I think you can just use the factor as index:
gc[ d[,1], 2]
[1] c1 c2 c3 c1 c2 c3 c1 c2 c3 c1 c2 c3
Levels: c1 c2 c3
does the same as:
sapply( 1:nrow(d), function(x) gc[ gc$gene==d[x,1], ]$chr )
[1] c1 c2 c3 c1 c2 c3 c1 c2 c3 c1 c2 c3
Levels: c1 c2 c3
But is much faster:
> system.time(replicate(1000,sapply( 1:nrow(d), function(x) gc[ gc$gene==d[x,1], ]$chr )))
user system elapsed
5.03 0.00 5.02
>
> system.time(replicate(1000,gc[ d[,1], 2]))
user system elapsed
0.12 0.00 0.13
Edit:
To expand a bit on my comment. The gc dataframe requires one row for each level of gene in the order of the levels for this to work:
d <- data.frame( gene=rep(c("a","b","c"),4), val=rnorm(12), ind=c( rep(rep("i1",3),2), rep(rep("i2",3),2) ), exp=c( rep("e1",3), rep("e2",3), rep("e1",3), rep("e2",3) ) )
gc <- data.frame( gene=c("c","a","b"), chr=c("c1","c2","c3") )
gc[ d[,1], 2]
[1] c1 c2 c3 c1 c2 c3 c1 c2 c3 c1 c2 c3
Levels: c1 c2 c3
sapply( 1:nrow(d), function(x) gc[ gc$gene==d[x,1], ]$chr )
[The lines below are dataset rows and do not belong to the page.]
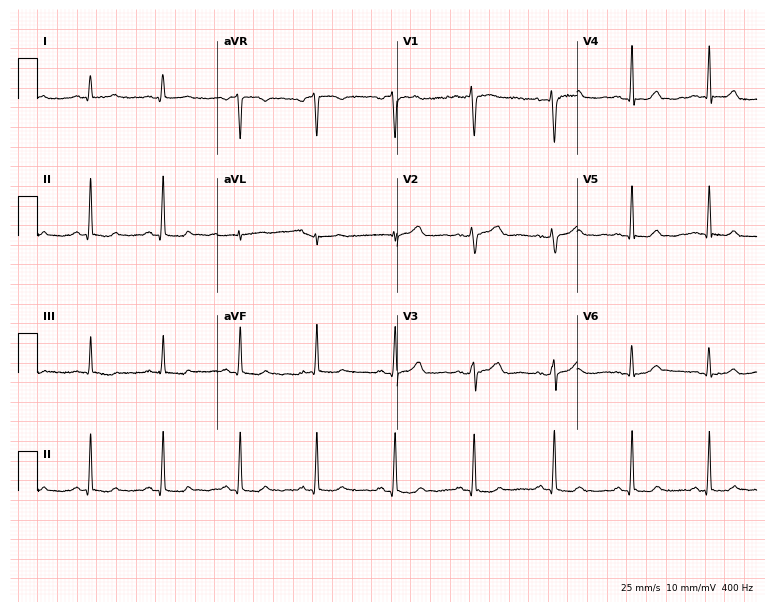
Electrocardiogram (7.3-second recording at 400 Hz), a woman, 43 years old. Of the six screened findings (first-degree AV block, right bundle branch block, left bundle branch block, sinus bradycardia, atrial fibrillation, sinus tachycardia), none is recorded. Findings outside these six are not listed.
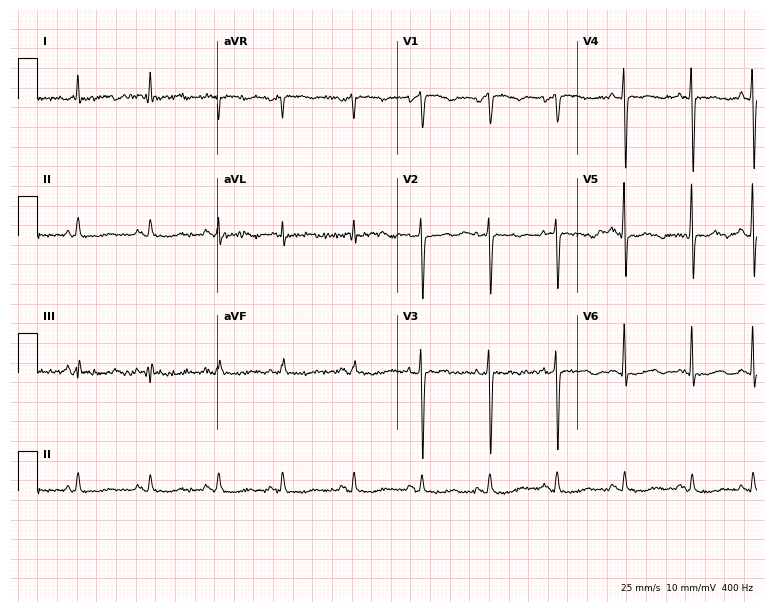
Standard 12-lead ECG recorded from a woman, 76 years old. None of these six findings is recorded: first-degree AV block, right bundle branch block (RBBB), left bundle branch block (LBBB), sinus bradycardia, atrial fibrillation (AF), sinus tachycardia.
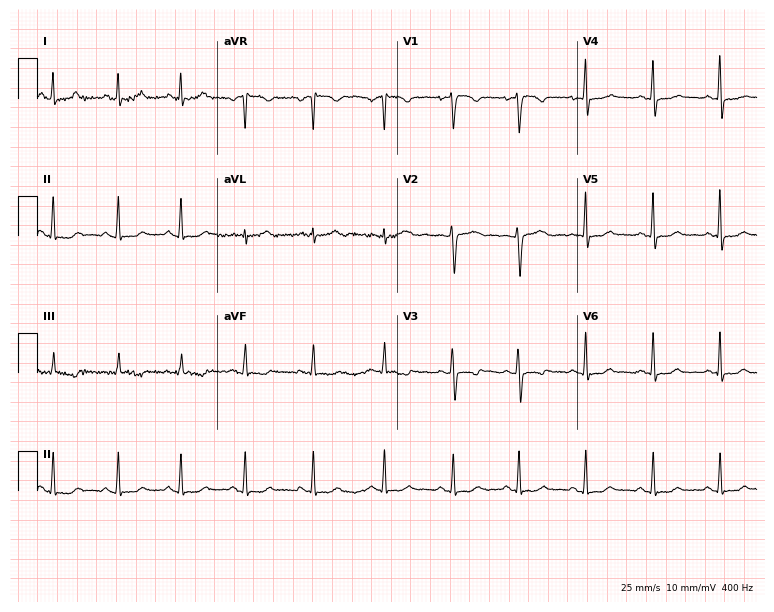
Standard 12-lead ECG recorded from a female patient, 31 years old. None of these six findings is recorded: first-degree AV block, right bundle branch block (RBBB), left bundle branch block (LBBB), sinus bradycardia, atrial fibrillation (AF), sinus tachycardia. Other findings, if any, are not listed.
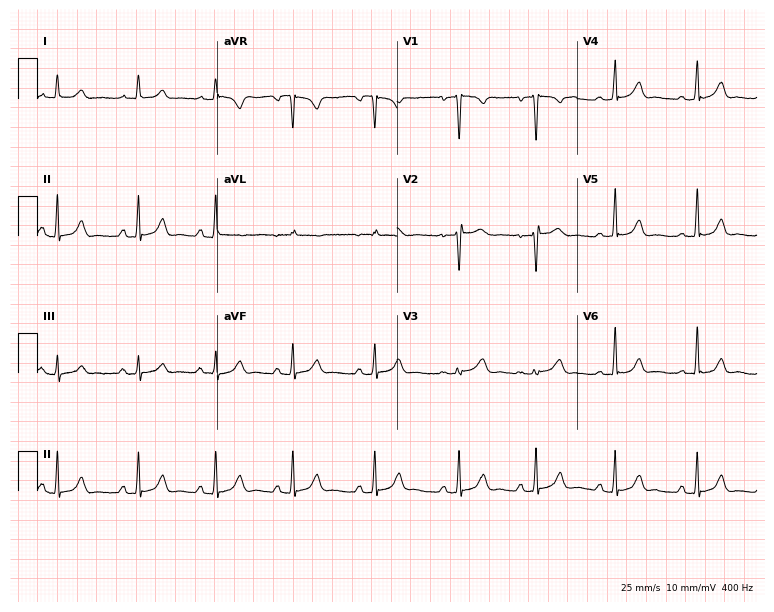
ECG — a woman, 24 years old. Labelled as a normal ECG.
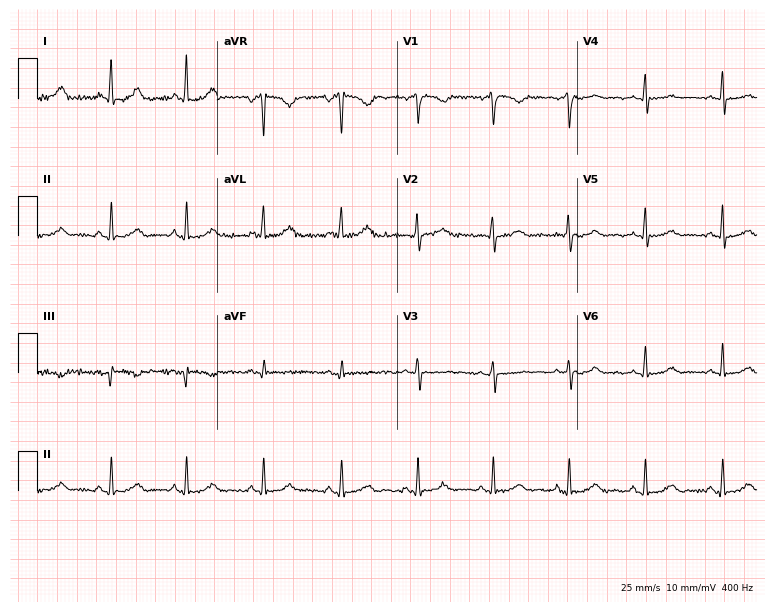
Resting 12-lead electrocardiogram. Patient: a 55-year-old female. Read as a normal ECG.

[1] c2 c3 c1 c2 c3 c1 c2 c3 c1 c2 c3 c1
Levels: c1 c2 c3
But it is not hard to fix that:
levels(gc$gene) <- levels(d$gene) # Seems redundant as this is done right quite often automatically
gc <- gc[order(gc$gene),]
gc[ d[,1], 2]
[1] c2 c3 c1 c2 c3 c1 c2 c3 c1 c2 c3 c1
Levels: c1 c2 c3
sapply( 1:nrow(d), function(x) gc[ gc$gene==d[x,1], ]$chr )
[1] c2 c3 c1 c2 c3 c1 c2 c3 c1 c2 c3 c1
Levels: c1 c2 c3
An alternative solution that does not beat Sasha's approach timing-wise, but is more generalizable and readable, is to simply merge the two data frames:
d <- merge(d, gc)
I have a slower system, so here are my timings:
> system.time(replicate(1000,sapply( 1:nrow(d), function(x) gc[ gc$gene==d[x,1], ]$chr )))
user system elapsed
11.22 0.12 11.86
> system.time(replicate(1000,gc[ d[,1], 2]))
user system elapsed
0.34 0.00 0.35
> system.time(replicate(1000, merge(d, gc, by="gene")))
user system elapsed
3.35 0.02 3.40
The benefit is that you could have multiple keys, fine control over non-matching items, etc.